Data Analytics Reference Stack¶
This guide explains how to use the DARS, and to optionally build your own DARS container image.
Any system that supports Docker* containers can be used with DARS. The steps in this guide use Clear Linux* OS as the host system.
Overview¶
The Data Analytics Reference Stack (DARS) provides developers and enterprises a straightforward, highly optimized software stack for storing and processing large amounts of data. More detail is available on the DARS architecture and performance benchmarks.
Stack Features¶
The Data Analytics Reference Stack provides two pre-built Docker images, available on Docker Hub:
A Clear Linux OS-derived DARS with OpenBlas stack optimized for OpenBLAS
A Clear Linux OS-derived DARS with Intel® MKL stack optimized for Intel® Math Kernel Library (Intel® MKL)

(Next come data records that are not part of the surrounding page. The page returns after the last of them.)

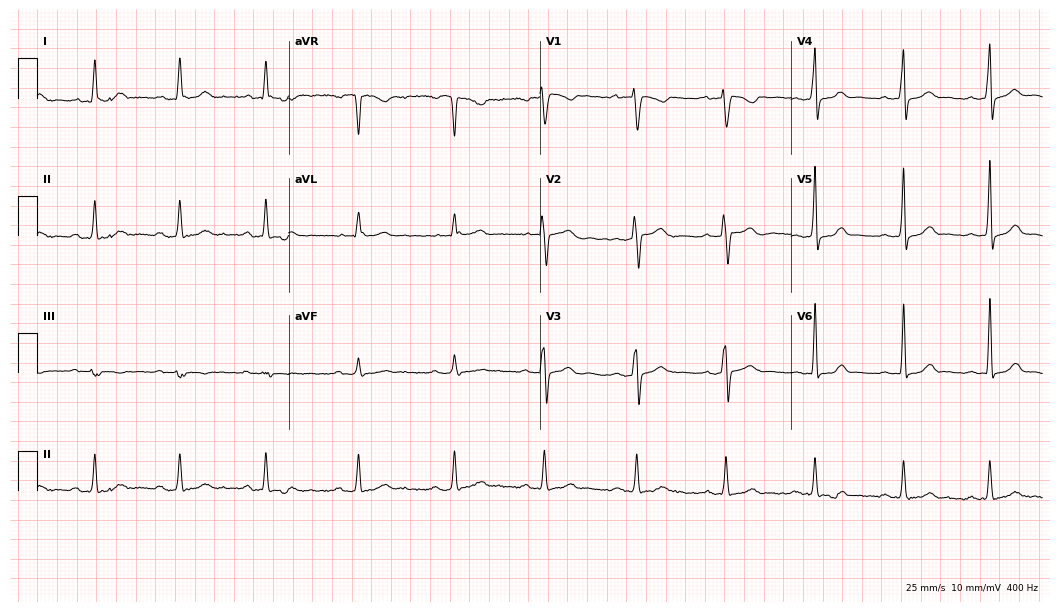
12-lead ECG (10.2-second recording at 400 Hz) from a 24-year-old woman. Screened for six findings — first-degree AV block, right bundle branch block (RBBB), left bundle branch block (LBBB), sinus bradycardia, atrial fibrillation (AF), sinus tachycardia — none is recorded.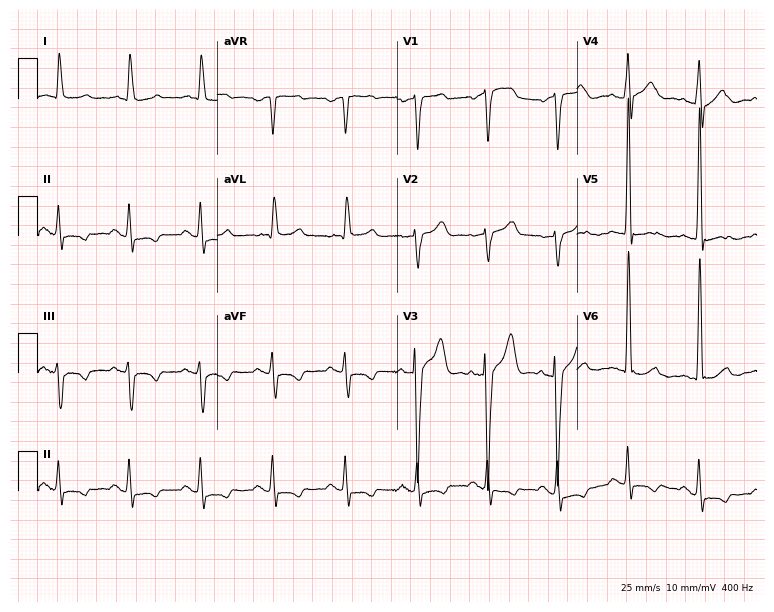
Resting 12-lead electrocardiogram. Patient: a female, 66 years old. None of these six findings is recorded: first-degree AV block, right bundle branch block, left bundle branch block, sinus bradycardia, atrial fibrillation, sinus tachycardia. Other findings, if any, are not listed.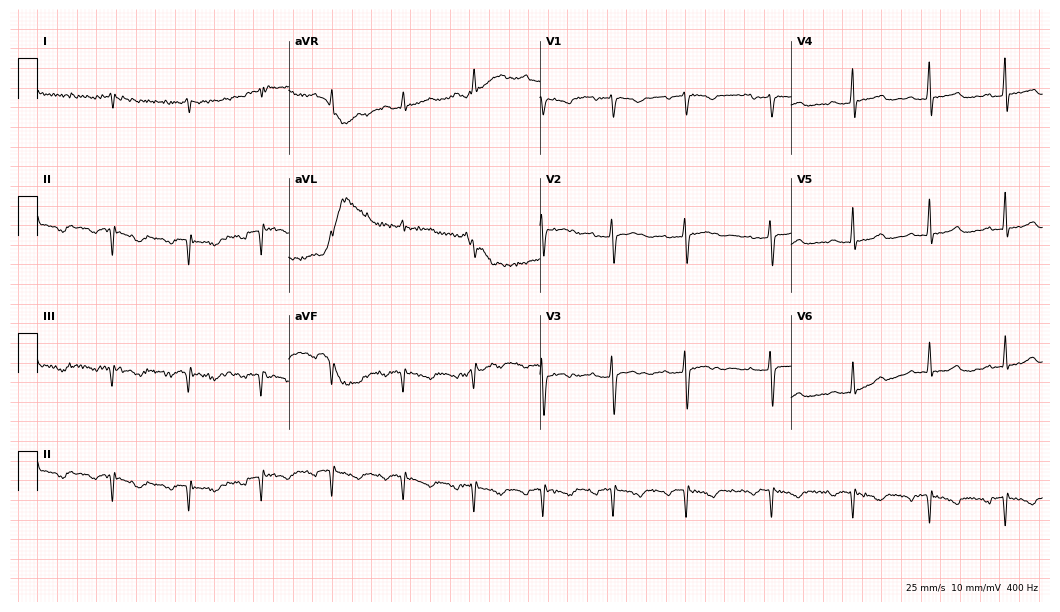
12-lead ECG from a female patient, 27 years old (10.2-second recording at 400 Hz). No first-degree AV block, right bundle branch block, left bundle branch block, sinus bradycardia, atrial fibrillation or sinus tachycardia recorded for this tracing. Findings outside these six are not listed.

We recommend you view the latest component versions for each image in the
releasenote
found in the Data Analytics Reference Stack GitHub*
repository. Because Clear Linux OS is a rolling distribution, the package version numbers
in the Clear Linux OS-based containers may not be the latest released by Clear Linux OS.
Note
The Data Analytics Reference Stack is a collective work, and each piece of software within the work has its own license. Please see the DARS Terms of Use for more details about licensing and usage of the Data Analytics Reference Stack.
Using the Docker images¶
Launching the Image¶
To use the latest stable DARS images, pull an image directly from Docker Hub. This example uses the DARS with Intel® MKL Docker image.
docker pull clearlinux/stacks-dars-mkl
Once you have downloaded the image, you can run it with this command, which will launch the image and drop you into a bash shell inside the container.
docker run -it --ulimit nofile=1000000:1000000 --name mkl --network host --rm -i -t <name-of-image>
Command Flags
--ulimit nofile= is required in order to increase the allowed number of open files for the Apache Spark* engine.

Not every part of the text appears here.